The workshop "Analysis and Control on Networks: trends and perspectives" that took place in Padova on March 9-11,2016, brought together some of the leading experts in the fields of hyperbolic conservation laws and of control and optimization of PDEs, that have achieved most influential recent advances in these areas. The present and the forthcoming Networks and Heterogeneous Media Issue collect some significative recent results related to the research area of continuous flows on network structures, most of which were discussed in the aforementioned workshop, without the pretence of covering all themes of this broad field. In particular, this volume focuses on the following topics:

-Theoretical results on junctions with buffers, phase-transition models, PDE-ODE models, mainly motivated by traffic-flow problems.

-Analysis of measure-based models for networks and for multi-agent systems.

-Control methods for network flows via semigroup approach and investigation of numeric schemes for animal group-size evolution models.

More precisely, Bressan and Nordli introduce a Riemann solver at a junction that determines the limiting solution obtained in presence of a buffer when the buffer's capacity vanishes. Remarkably, the resulting solution depends Lipschitz continuously on the turning preference and relative priority parameters. A Riemann solver is a rule that specifies how to construct the solution at an intersection when the initial traffic-flow density is constant on each incoming and outgoing roads. Because of the finite speed of propagation, once a Riemann Solver at a junction is prescribed, the Cauchy problem on a network can be uniquely solved under suitable assumptions.
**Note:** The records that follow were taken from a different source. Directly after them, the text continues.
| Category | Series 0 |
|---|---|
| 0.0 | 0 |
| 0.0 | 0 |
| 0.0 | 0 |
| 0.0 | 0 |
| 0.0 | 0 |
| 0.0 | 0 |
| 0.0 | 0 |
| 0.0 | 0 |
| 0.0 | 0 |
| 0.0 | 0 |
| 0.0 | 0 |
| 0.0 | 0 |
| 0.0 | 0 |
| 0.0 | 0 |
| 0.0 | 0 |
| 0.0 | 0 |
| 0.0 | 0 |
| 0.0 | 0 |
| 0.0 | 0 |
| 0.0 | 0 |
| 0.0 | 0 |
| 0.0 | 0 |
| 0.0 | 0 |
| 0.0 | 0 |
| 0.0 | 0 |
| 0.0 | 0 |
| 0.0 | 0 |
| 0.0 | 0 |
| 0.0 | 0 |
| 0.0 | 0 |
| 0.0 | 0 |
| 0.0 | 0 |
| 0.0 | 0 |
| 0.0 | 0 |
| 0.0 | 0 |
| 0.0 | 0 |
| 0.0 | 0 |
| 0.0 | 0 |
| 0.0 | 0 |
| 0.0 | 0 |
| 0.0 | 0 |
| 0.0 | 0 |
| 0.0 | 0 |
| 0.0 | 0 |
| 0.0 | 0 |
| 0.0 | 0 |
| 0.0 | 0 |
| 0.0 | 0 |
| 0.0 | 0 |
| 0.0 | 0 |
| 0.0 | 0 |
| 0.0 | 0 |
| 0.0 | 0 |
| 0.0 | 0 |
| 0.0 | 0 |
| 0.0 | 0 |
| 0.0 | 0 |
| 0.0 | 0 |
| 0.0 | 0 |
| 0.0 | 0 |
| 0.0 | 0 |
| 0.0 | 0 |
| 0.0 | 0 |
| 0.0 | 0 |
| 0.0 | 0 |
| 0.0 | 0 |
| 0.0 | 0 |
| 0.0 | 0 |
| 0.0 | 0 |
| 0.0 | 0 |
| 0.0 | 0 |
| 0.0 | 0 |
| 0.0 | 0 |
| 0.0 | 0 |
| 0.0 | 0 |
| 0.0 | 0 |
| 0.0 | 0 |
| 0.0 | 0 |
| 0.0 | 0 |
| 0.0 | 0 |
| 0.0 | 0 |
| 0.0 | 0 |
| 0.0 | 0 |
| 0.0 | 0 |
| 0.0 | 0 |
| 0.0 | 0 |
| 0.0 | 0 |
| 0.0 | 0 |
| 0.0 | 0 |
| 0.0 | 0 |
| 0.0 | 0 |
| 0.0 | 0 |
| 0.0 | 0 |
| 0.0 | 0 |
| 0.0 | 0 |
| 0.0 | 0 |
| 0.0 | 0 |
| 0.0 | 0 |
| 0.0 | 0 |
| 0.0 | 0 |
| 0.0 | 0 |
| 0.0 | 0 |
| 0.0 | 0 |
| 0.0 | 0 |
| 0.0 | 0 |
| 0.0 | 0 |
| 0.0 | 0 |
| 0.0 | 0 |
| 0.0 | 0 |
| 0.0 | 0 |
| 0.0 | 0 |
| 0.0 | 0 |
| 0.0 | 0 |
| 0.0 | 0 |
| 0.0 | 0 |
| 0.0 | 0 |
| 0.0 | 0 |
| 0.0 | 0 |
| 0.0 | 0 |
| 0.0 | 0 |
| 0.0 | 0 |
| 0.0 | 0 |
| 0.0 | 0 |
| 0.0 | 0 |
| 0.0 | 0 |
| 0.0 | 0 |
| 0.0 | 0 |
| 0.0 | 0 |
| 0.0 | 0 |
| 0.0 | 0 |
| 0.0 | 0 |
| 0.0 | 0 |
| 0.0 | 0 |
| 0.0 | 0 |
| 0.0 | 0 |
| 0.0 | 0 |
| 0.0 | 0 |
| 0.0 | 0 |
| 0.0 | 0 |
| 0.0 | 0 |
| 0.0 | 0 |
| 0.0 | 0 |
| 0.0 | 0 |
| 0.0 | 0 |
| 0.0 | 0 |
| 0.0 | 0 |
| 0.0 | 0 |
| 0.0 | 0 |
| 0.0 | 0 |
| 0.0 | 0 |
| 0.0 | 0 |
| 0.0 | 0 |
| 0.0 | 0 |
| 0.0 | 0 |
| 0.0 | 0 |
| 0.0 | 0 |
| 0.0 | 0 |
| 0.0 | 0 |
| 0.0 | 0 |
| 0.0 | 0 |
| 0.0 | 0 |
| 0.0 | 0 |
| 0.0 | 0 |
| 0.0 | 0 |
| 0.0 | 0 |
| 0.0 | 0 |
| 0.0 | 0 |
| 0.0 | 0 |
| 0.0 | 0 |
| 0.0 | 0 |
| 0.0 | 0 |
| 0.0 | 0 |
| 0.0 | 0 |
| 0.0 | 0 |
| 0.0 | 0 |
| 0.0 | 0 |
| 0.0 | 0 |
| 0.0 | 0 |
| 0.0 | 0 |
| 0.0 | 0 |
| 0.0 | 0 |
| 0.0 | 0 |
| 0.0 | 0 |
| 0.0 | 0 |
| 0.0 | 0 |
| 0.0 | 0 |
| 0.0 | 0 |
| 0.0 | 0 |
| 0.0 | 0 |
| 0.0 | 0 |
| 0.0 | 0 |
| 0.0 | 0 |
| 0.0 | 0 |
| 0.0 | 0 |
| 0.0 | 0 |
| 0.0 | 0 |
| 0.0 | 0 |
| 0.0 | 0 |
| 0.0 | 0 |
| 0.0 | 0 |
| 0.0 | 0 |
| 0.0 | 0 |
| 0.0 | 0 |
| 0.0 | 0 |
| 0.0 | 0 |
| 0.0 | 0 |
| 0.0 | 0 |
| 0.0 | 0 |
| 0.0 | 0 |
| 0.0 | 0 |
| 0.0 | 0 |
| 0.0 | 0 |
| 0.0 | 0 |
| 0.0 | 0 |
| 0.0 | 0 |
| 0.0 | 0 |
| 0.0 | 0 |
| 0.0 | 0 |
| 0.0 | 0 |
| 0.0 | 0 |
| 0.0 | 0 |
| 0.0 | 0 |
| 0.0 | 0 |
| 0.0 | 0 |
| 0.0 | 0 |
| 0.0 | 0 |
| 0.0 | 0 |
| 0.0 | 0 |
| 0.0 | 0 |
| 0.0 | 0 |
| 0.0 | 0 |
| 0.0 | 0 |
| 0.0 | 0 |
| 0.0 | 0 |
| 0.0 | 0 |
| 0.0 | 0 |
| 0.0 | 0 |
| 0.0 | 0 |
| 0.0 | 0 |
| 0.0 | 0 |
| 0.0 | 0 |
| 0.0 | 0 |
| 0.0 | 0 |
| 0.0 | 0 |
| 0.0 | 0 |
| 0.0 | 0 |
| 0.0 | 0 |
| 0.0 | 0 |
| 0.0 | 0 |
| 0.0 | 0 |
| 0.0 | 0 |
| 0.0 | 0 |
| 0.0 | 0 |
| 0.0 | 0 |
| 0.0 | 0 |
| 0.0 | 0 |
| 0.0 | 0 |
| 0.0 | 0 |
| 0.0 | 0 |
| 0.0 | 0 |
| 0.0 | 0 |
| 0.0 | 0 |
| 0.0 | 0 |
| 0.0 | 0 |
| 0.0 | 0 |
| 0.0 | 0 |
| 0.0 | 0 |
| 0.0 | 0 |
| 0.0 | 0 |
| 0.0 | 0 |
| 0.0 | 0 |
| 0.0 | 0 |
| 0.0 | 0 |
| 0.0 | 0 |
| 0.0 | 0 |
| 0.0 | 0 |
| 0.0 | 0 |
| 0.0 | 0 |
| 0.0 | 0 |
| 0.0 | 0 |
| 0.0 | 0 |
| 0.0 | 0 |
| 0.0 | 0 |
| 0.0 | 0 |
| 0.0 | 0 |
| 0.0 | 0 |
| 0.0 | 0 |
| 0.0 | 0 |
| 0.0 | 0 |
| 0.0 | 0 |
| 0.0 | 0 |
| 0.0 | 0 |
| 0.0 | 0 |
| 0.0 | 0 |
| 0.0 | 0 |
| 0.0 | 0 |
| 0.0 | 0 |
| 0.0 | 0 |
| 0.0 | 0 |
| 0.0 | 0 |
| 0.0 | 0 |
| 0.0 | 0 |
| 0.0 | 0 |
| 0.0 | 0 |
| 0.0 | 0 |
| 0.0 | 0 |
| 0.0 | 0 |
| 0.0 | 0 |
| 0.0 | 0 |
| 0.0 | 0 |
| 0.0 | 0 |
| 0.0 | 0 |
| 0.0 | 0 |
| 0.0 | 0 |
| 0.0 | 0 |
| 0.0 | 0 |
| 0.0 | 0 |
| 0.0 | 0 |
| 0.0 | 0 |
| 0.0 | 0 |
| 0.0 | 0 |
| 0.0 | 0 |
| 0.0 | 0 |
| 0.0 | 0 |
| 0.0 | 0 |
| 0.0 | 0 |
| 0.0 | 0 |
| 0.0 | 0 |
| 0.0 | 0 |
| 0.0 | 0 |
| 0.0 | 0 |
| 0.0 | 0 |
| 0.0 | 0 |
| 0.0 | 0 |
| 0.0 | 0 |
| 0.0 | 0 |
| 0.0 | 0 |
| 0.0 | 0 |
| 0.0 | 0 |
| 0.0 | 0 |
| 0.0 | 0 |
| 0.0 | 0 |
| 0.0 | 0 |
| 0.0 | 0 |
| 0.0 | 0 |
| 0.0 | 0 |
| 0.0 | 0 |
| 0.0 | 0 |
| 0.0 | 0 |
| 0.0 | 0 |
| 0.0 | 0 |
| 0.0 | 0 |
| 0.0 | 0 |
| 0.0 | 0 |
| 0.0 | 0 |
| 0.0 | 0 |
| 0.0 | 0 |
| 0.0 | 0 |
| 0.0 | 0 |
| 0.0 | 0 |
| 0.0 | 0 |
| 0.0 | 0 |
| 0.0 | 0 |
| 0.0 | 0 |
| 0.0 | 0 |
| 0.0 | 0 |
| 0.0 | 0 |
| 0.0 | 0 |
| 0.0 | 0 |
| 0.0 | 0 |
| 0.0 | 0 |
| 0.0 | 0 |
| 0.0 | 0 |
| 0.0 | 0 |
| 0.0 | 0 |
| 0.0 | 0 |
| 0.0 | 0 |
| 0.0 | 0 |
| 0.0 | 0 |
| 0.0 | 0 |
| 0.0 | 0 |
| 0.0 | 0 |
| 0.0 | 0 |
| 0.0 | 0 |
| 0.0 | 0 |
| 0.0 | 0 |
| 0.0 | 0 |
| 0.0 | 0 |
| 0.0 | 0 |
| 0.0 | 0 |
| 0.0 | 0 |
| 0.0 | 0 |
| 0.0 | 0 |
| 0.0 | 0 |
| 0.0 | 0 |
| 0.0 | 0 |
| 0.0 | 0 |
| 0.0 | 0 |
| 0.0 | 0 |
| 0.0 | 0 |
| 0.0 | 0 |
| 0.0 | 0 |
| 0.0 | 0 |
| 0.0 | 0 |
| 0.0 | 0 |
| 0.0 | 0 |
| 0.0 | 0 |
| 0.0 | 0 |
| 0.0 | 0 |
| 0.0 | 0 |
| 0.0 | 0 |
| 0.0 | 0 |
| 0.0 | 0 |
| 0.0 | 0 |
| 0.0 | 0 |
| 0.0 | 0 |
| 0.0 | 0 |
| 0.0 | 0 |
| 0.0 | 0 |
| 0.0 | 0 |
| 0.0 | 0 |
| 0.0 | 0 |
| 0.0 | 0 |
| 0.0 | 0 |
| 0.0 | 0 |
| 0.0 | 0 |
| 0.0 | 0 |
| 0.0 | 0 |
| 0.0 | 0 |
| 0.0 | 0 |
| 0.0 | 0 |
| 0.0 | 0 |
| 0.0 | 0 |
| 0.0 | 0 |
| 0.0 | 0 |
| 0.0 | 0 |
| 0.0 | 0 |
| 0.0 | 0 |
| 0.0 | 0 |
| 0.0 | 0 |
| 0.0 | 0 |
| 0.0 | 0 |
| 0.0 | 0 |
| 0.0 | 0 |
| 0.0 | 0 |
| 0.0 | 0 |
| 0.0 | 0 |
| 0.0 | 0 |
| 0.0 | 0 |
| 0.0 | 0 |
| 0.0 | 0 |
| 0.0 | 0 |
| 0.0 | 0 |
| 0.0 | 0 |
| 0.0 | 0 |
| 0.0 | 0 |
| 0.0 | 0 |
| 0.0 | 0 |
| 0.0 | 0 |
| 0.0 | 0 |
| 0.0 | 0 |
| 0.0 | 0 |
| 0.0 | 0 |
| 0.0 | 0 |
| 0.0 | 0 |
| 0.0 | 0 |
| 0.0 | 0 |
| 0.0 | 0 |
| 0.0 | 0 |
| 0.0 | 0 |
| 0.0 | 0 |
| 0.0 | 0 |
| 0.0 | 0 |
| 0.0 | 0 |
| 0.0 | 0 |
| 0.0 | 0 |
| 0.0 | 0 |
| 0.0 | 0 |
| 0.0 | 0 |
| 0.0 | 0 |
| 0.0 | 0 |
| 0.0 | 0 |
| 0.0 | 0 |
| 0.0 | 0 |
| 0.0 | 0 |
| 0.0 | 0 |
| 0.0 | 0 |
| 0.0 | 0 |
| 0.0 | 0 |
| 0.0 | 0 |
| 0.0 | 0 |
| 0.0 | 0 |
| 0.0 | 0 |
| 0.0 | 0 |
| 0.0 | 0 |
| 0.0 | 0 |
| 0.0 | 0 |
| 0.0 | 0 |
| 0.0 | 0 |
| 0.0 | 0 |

Mohamed and Rosini investigate a phase-transition model (describing the free and congested phases) for vehicular traffic with local point constraints that take into account the presence of obstacles hindering the flow of vehicles. They introduce two constrained Riemann solvers for this problem and analyze their properties. Instead, the existence of solutions to the initial-boundary value problem for a similar phase-transition model, without constraints, is established in the paper of Marcellini via a front-tracking algorithm.

The phenomena of moving bottlenecks in traffic flow motivates the analysis of conservation laws with moving constraints as in the paper of Delle Monache and Goatin where a first important step is provided toward the establishing of a well-posedness theory for a strongly coupled PDE-ODE system of this form.

Camilli, De Maio and Tosin analyze the existence of measure-valued solutions to a linear transport equation on a network by first considering a local boundary value problem on each single arc of the network, and then gluing together all solutions according with appropriate distribution rules at the vertices. The evolution of measures on network structures allows a better description, in a multi scale micro-macro perspective, of phenomena such as aggregation, congestion and pattern formation arising for instance in crowd motion modelling.

A time-optimal control problems for positive measures driven by a continuity equation is the object of investigation of the work of Cavagnari, Marigonda and Piccoli. Here the problem is motivated by applications in multi-agents systems or in pedestrian dynamics, for example in the evacuation problem where the goal is to drive a crowd of people outside an environment space in a minimum amount of time. The analysis carried out in this paper is performed in a non-interacting setting providing a first step toward further investigations of interacting particle systems.

K.-J. Engel and Kramar Fijavž consider a control problem for a transport process along a network governed by linear operators, assuming that the controls act at the vertices. They employ an abstract semigroup approach to characterize the reachable states in finite time via positive valued controls.

The work of Degond and M. Engel deals with coagulation-fragmentation integral equations that model rates of merging and splitting of animal group sizes. In particular they perform a numerical investigation of the resulting continuous and discrete equilibrium distributions using three different schemes and analyze the convergence in time to such equilibria.